Oetzi the iceman was freeze-dried about 5300 years ago near Northern Italy and discovered by a German tourist on a walking expedition. A replica is in the Smithsonian Natural History Museum and the original in a refrigerator in an Italian museum. His clothes, with nicely layered grass with wood seams, show evidence of a tailor. Perhaps an ingeniously developed snowshoe or backpack is visible. His copper weapons, his bow and arrow, and his fire-making tools (including a flint, an axe and knife) show considerable ingenuity, use of mechanics, and know-how. His grain diet and many other wondrous aspects of his life have been reconstructed from the remains.

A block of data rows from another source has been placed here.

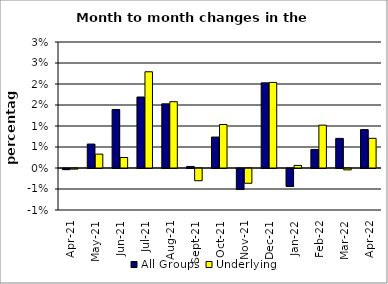
| Category | All Groups | Underlying |
|---|---|---|
| 2021-04-01 | 0 | 0 |
| 2021-05-01 | 0.006 | 0.003 |
| 2021-06-01 | 0.014 | 0.003 |
| 2021-07-01 | 0.017 | 0.023 |
| 2021-08-01 | 0.015 | 0.016 |
| 2021-09-01 | 0 | -0.003 |
| 2021-10-01 | 0.007 | 0.01 |
| 2021-11-01 | -0.005 | -0.004 |
| 2021-12-01 | 0.02 | 0.02 |
| 2022-01-01 | -0.004 | 0.001 |
| 2022-02-01 | 0.004 | 0.01 |
| 2022-03-01 | 0.007 | 0 |
| 2022-04-01 | 0.009 | 0.007 |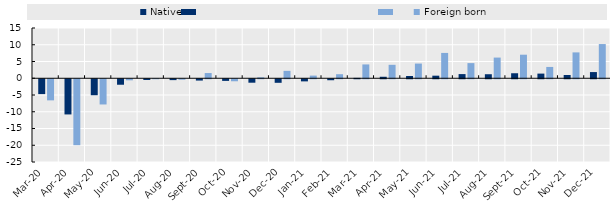
| Category | Native | Foreign born |
|---|---|---|
| 2020-03-01 | -4.433 | -6.301 |
| 2020-04-01 | -10.505 | -19.685 |
| 2020-05-01 | -4.771 | -7.528 |
| 2020-06-01 | -1.64 | -0.317 |
| 2020-07-01 | -0.226 | 0.004 |
| 2020-08-01 | -0.26 | -0.147 |
| 2020-09-01 | -0.393 | 1.553 |
| 2020-10-01 | -0.49 | -0.602 |
| 2020-11-01 | -1.032 | 0.278 |
| 2020-12-01 | -1.062 | 2.209 |
| 2021-01-01 | -0.634 | 0.792 |
| 2021-02-01 | -0.294 | 1.204 |
| 2021-03-01 | 0.115 | 4.127 |
| 2021-04-01 | 0.445 | 4.011 |
| 2021-05-01 | 0.664 | 4.382 |
| 2021-06-01 | 0.768 | 7.559 |
| 2021-07-01 | 1.241 | 4.515 |
| 2021-08-01 | 1.2 | 6.171 |
| 2021-09-01 | 1.494 | 7.03 |
| 2021-10-01 | 1.389 | 3.373 |
| 2021-11-01 | 0.975 | 7.718 |
| 2021-12-01 | 1.844 | 10.207 |

What would a similar reconstruction of a trader-analyst show if he were examined 5000 years from now? I can only speculate -- a book on candlestick analysis, some stochastics (with spurious moving averages), a price earnings ratio (without interest rates), a head and shoulders template, a protractor, perhaps a ticket to a seminar on advanced derivatives analysis, and a magazine story on Buffettology advising staying away from individual stocks because they were too expensive an the beginning of the 21st century, and shorting the dollar because of the trade deficit -- you fill in the blanks.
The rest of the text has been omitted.